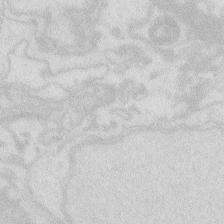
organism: Zebrafish
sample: Macrophage
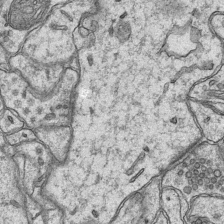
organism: Mouse
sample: CA1 Hippocampus
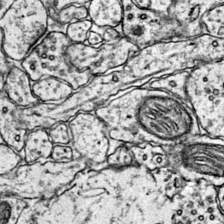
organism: Mouse
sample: Primary visual cortex
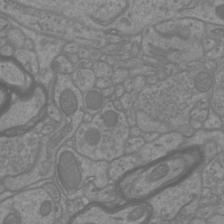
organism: Mouse
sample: Cortical neurons
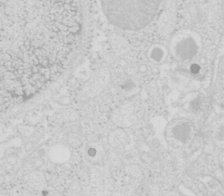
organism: Mouse
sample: Pancreas
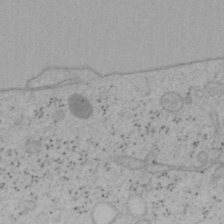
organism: Human
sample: HeLa cells
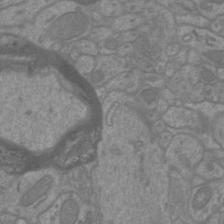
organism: Mouse
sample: Cortical neurons
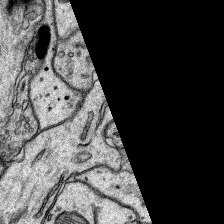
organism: Rat
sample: Hippocampus
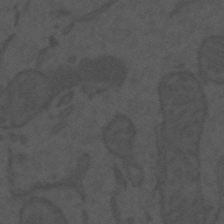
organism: Mouse
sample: Suprachiasmatic nucleus
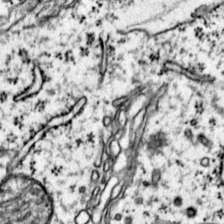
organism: Mouse
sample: Primary visual cortex
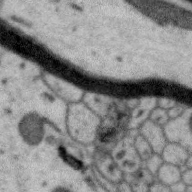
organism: Zebra finch
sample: Brain
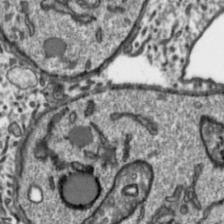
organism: Toxoplasma gondii
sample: Parasites in a vacuole inside a host cell
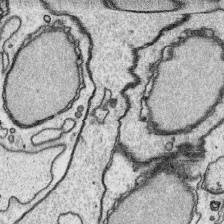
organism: Platynereis dumerilii
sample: Parapodia
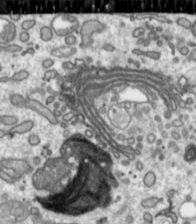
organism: Toxoplasma gondii
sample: Parasites in a vacuole inside a host cell
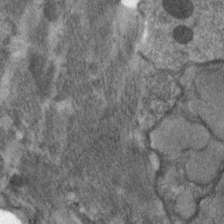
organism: C. elegans
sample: Pharynx
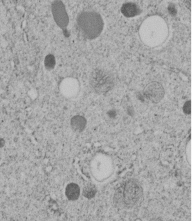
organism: C. elegans
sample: C. elegans embryo early stage
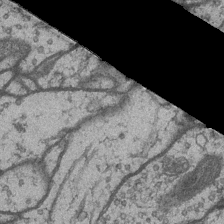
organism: Drosophila
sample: Optic medulla
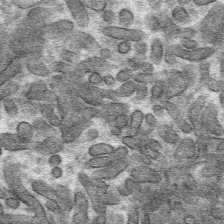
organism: Mouse
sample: Mouse hepatocytes
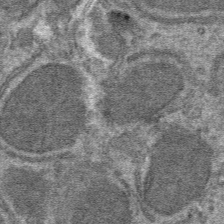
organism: Mouse
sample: Mouse hepatocytes
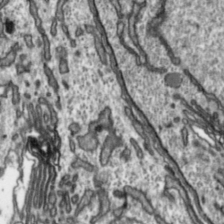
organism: Toxoplasma gondii
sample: Parasites in a vacuole inside a host cell
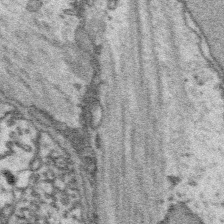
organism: Platynereis dumerilii
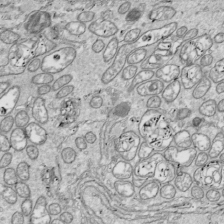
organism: Drosophila
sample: Cell division; meiosis; drosophila spermatocytes
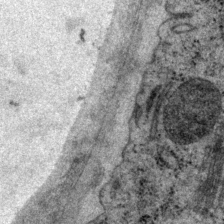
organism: P. pacificus
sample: Pharynx
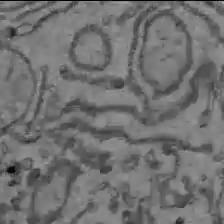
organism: C57BL Mouse
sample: Liver
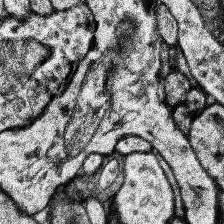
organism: Human
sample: Temporal Lobe
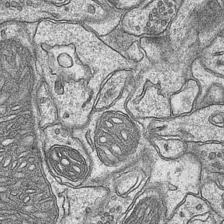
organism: Mouse
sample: CA1 Hippocampus
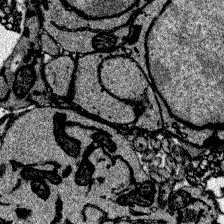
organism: Zebrafish
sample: Larval olfactory bulb
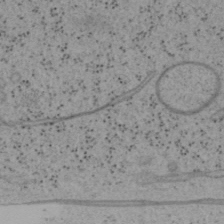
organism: Human
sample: HeLa cells
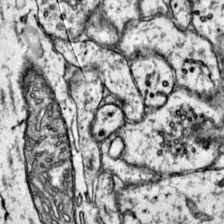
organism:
☆ ☆ ☆ ☆
▶ [Work instruction]: For the material above, repeat each line exactly and leave out the pictures.

▶ [Expected answer]:
organism: Zebrafish
sample: Macrophage
organism: Mouse
sample: CA1 Hippocampus
organism: Mouse
sample: Primary visual cortex
organism: Mouse
sample: Cortical neurons
organism: Mouse
sample: Pancreas
organism: Human
sample: HeLa cells
organism: Mouse
sample: Cortical neurons
organism: Rat
sample: Hippocampus
organism: Mouse
sample: Suprachiasmatic nucleus
organism: Mouse
sample: Primary visual cortex
organism: Zebra finch
sample: Brain
organism: Toxoplasma gondii
sample: Parasites in a vacuole inside a host cell
organism: Platynereis dumerilii
sample: Parapodia
organism: Toxoplasma gondii
sample: Parasites in a vacuole inside a host cell
organism: C. elegans
sample: Pharynx
organism: C. elegans
sample: C. elegans embryo early stage
organism: Drosophila
sample: Optic medulla
organism: Mouse
sample: Mouse hepatocytes
organism: Mouse
sample: Mouse hepatocytes
organism: Toxoplasma gondii
sample: Parasites in a vacuole inside a host cell
organism: Platynereis dumerilii
organism: Drosophila
sample: Cell division; meiosis; drosophila spermatocytes
organism: P. pacificus
sample: Pharynx
organism: C57BL Mouse
sample: Liver
organism: Human
sample: Temporal Lobe
organism: Mouse
sample: CA1 Hippocampus
organism: Zebrafish
sample: Larval olfactory bulb
organism: Human
sample: HeLa cells
organism:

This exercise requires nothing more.